Comment 0 indicates device 00:1d.0 is being used, can you please confirm which device caused the problem, or maybe they both can trigger the bug?  Thanks.

Comment 7 FuXiangChun 2011-09-21 02:45:35 UTC
(In reply to comment #6)
> (In reply to comment #5)
> > (In reply to comment #4)
> > > Can you please provide output of 'sudo lspci -vvv -s 1d.0' to identify the USB
> > > device being used?
> > 
> > # lspci -vvv -s 00:1a.0
> > 00:1a.0 USB Controller: Intel Corporation 6 Series/C200 Series Chipset Family
> 
> Comment 0 indicates device 00:1d.0 is being used, can you please confirm which
> device caused the problem, or maybe they both can trigger the bug?  Thanks.

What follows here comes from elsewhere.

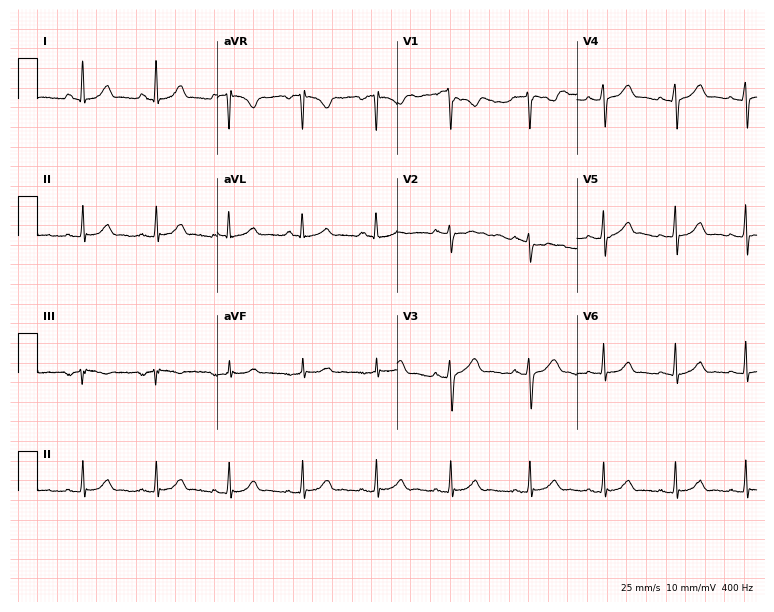
Standard 12-lead ECG recorded from a female, 33 years old (7.3-second recording at 400 Hz). None of these six findings is recorded: first-degree AV block, right bundle branch block, left bundle branch block, sinus bradycardia, atrial fibrillation, sinus tachycardia. Other findings, if any, are not listed.
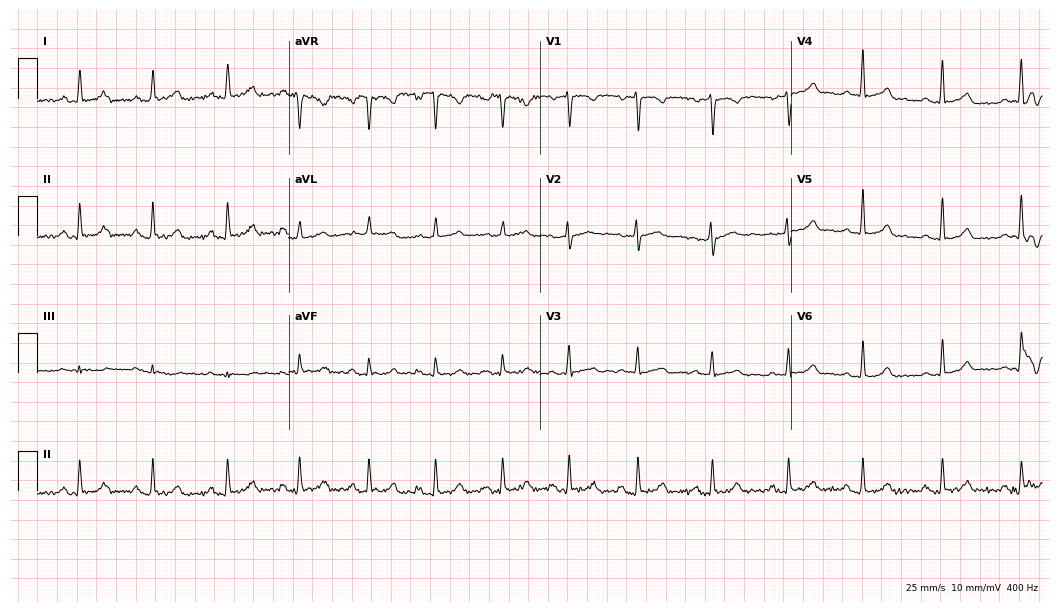
Electrocardiogram (10.2-second recording at 400 Hz), a female patient, 28 years old. Overall reading on record: normal ECG.

sorry, just confirmed it again. device 00:1d.0 is being used.

# lspci -vvv -s 00:1d.0
00:1d.0 USB Controller: Intel Corporation 6 Series/C200 Series Chipset Family USB Enhanced Host Controller #1 (rev 04) (prog-if 20 [EHCI])
    Subsystem: Dell Device 0498
    Control: I/O- Mem+ BusMaster+ SpecCycle- MemWINV- VGASnoop- ParErr- Stepping- SERR- FastB2B- DisINTx-
    Status: Cap+ 66MHz- UDF- FastB2B+ ParErr- DEVSEL=medium >TAbort- <TAbort- <MAbort- >SERR- <PERR- INTx-
    Latency: 0
    Interrupt: pin A routed to IRQ 17
    Region 0: Memory at dad50000 (32-bit, non-prefetchable) [size=1K]
    Capabilities: [50] Power Management version 2
        Flags: PMEClk- DSI- D1- D2- AuxCurrent=375mA PME(D0+,D1-,D2-,D3hot+,D3cold+)
        Status: D0 NoSoftRst- PME-Enable- DSel=0 DScale=0 PME-
    Capabilities: [58] Debug port: BAR=1 offset=00a0
    Capabilities: [98] PCI Advanced Features
        AFCap: TP+ FLR+
        AFCtrl: FLR-
        AFStatus: TP-
    Kernel driver in use: ehci_hcd

Comment 10 Alex Williamson 2012-02-06 21:00:00 UTC
Please re-test with this qemu-kvm rpm:

https://brewweb.devel.redhat.com/taskinfo?taskID=4012380

I was able to reproduce the result, but not the exact scenario you describe in comment 0.  The bug I found is a resource leak that results in a segfault once we overflow an internal resource.  The inconsistency with your report is that this will occur at ~500 hotplug/unplug operations, not 1000 or 2000 as indicated here.  Were you only able to get these high counts when not using a sleep between each hotplug and hotunplug operation?  In comment 3 you indicate you added a sleep 5 for each, did you then get a failure after approximately 500 operations?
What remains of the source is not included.